EXERCISE GOAL:
Restate every entry verbatim; drop the pictures.

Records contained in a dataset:

----

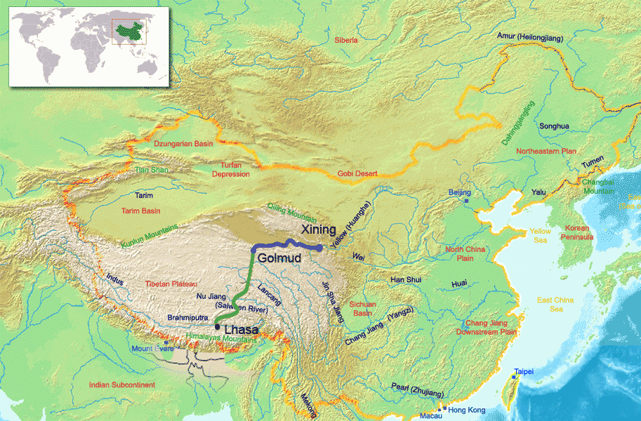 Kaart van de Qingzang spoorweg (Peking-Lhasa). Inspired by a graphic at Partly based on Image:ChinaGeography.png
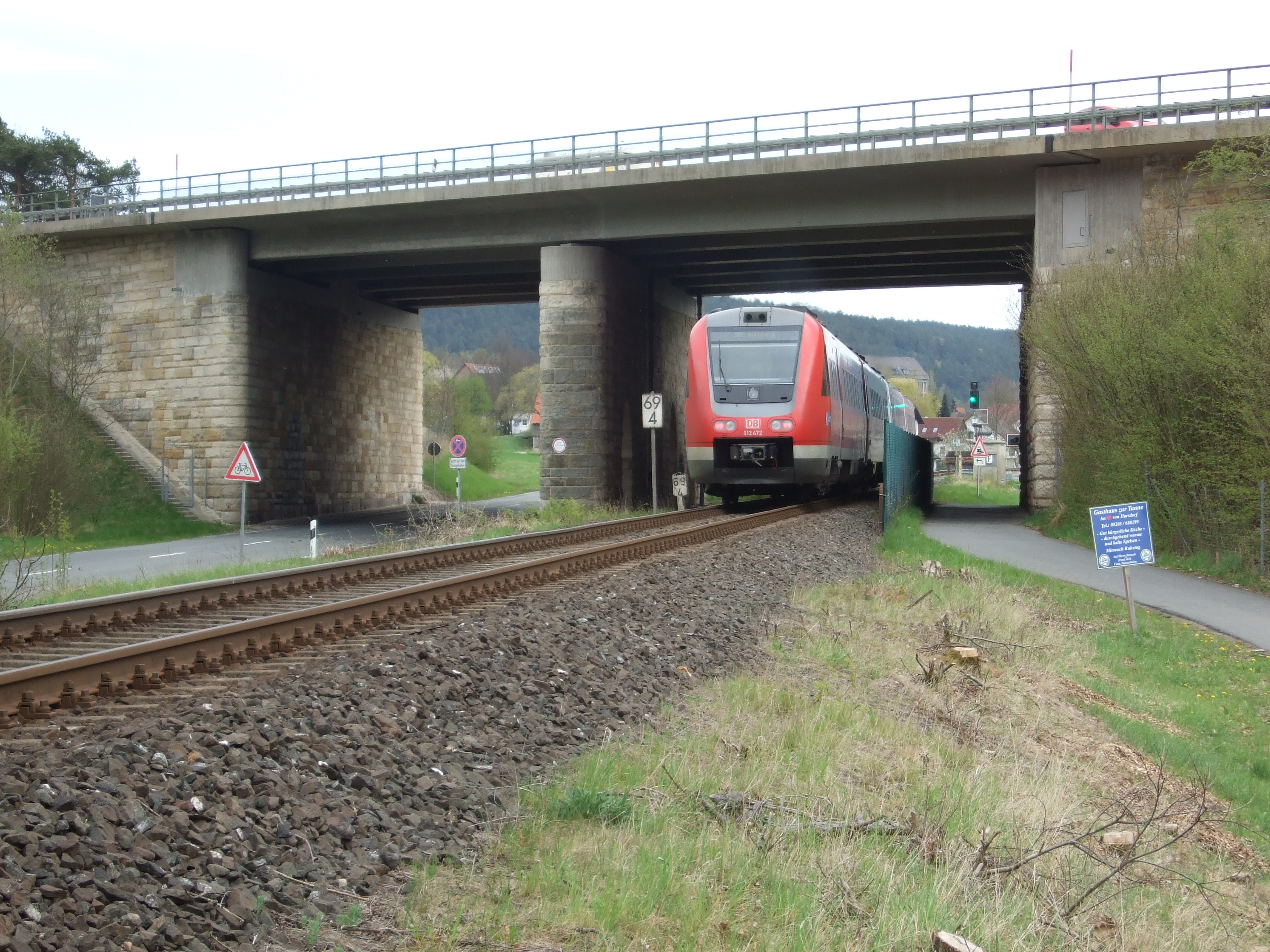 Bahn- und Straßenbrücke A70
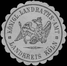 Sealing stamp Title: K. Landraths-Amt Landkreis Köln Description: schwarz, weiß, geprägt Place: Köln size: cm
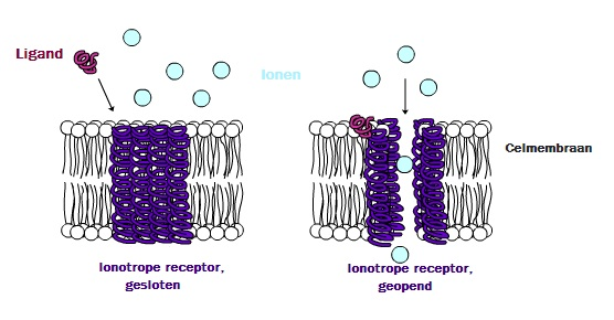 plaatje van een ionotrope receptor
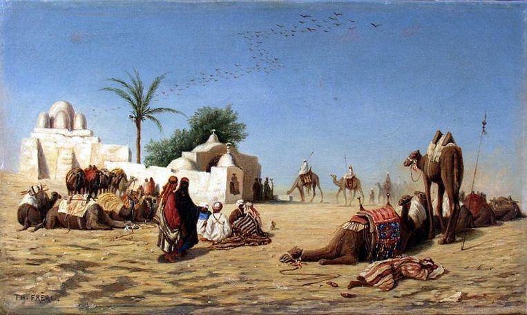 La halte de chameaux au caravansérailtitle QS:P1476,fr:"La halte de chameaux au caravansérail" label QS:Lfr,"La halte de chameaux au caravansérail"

----

SOLUTION TO THIS EXERCISE:
 Kaart van de Qingzang spoorweg (Peking-Lhasa). Inspired by a graphic at Partly based on Image:ChinaGeography.png
 Bahn- und Straßenbrücke A70
 Sealing stamp Title: K. Landraths-Amt Landkreis Köln Description: schwarz, weiß, geprägt Place: Köln size: cm
 plaatje van een ionotrope receptor
 La halte de chameaux au caravansérailtitle QS:P1476,fr:"La halte de chameaux au caravansérail" label QS:Lfr,"La halte de chameaux au caravansérail"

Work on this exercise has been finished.